Integration testing forms a large amount of testing added after implementation and to maintain the code over time as things change but it still fundamentally relies on assert that something is true at a particular point in the code.

Development

In the graphic above we show the development cycle of test driven development. We write the tests then the code. We then test the code by running the tests. This allows us to then correct the code until it passes the tests. This is not the end of development. Now that we think the code is correct we use the code. As we do it is likely we will find errors that were not checked in our tests or which didn't occur on our test data.

It would be natural to think that the next step on finding those errors would be to start trying to repair the code. In test driven development though we start by isolating the error by trying to write a test that raises the same error. This helps us to know when the error is fixed not just for the exact code we were using but in general. Then as we repair the code we might adjust the test to limit its scope as we eliminate possible sources of the error. Finally by the time we repair the code we should have a new test which understands the cause of the error and will check for it in future versions of the software.

Debugging, MAINTENANCE and compatibility

Debugging

The process of finding errors in the code and repairing them is essential to all programming. It is a skill that embodies the scientific method. We start with a theory, this should come from the original error message or the test in which the error occured. This will point us to a particular piece of code. 

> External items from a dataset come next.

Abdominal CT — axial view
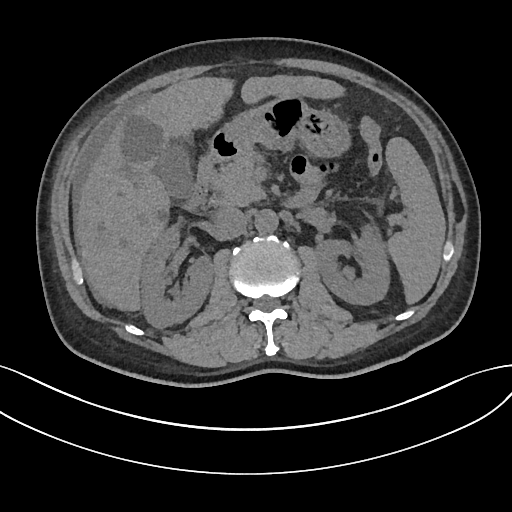

Boxes: x1:y1:x2:y2 in pixels.
Organ bounding boxes:
- spleen: 386:138:446:304
- right kidney: 142:228:213:328
- left kidney: 315:229:387:305
- gall bladder: 159:145:194:200
- liver: 75:75:345:312
- stomach: 222:100:348:158
- aorta: 255:211:278:235
- inferior vena cava: 211:206:248:240
- pancreas: 211:149:266:205
- duodenum: 185:129:318:211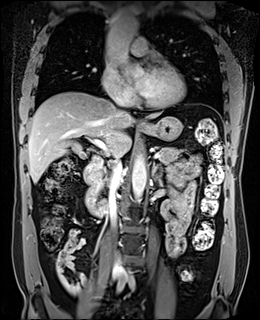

We can then inspect the code either by writing a test to check that its responce to input is correct or in many IDEs we can use breakpoints to pause the code while it runs to inspect the variables. This allows us to see if for instance the correct values are being passed in. If the types of variables is as expected and at which line of the code something looks wrong. In many systems it is possible after a break point to step through (go to the next line of code) or step into (look inside of nested functions) to check the action of the code on the input in fine detail. This can allow us to find errors easily. It can also help us to write correct tests to check for the error. If I discover that the input is incorrect I can test the input before it is handed in, this would be an integration problem. If the output is an integer rather than a float (loosing accuracy) then we can test the type of the output as part of a unit test.

Maintanence and Compatibility 

Testing can contribute to maintanence by providing a quick set of checks. When the packages and/or language your code uses is updated the functionality of your code with the updates can be tested just by running the tests. This can make checking compatibility a quick and easy task. It can also mean that when there is a compatibility issue it can be identified quickly to a particular set of code. This does not prevent major changes to language and packages breaking your code (which is why a good requirements definition is important) but it will make the smaller ones easier to weather and the problems quicker to identify.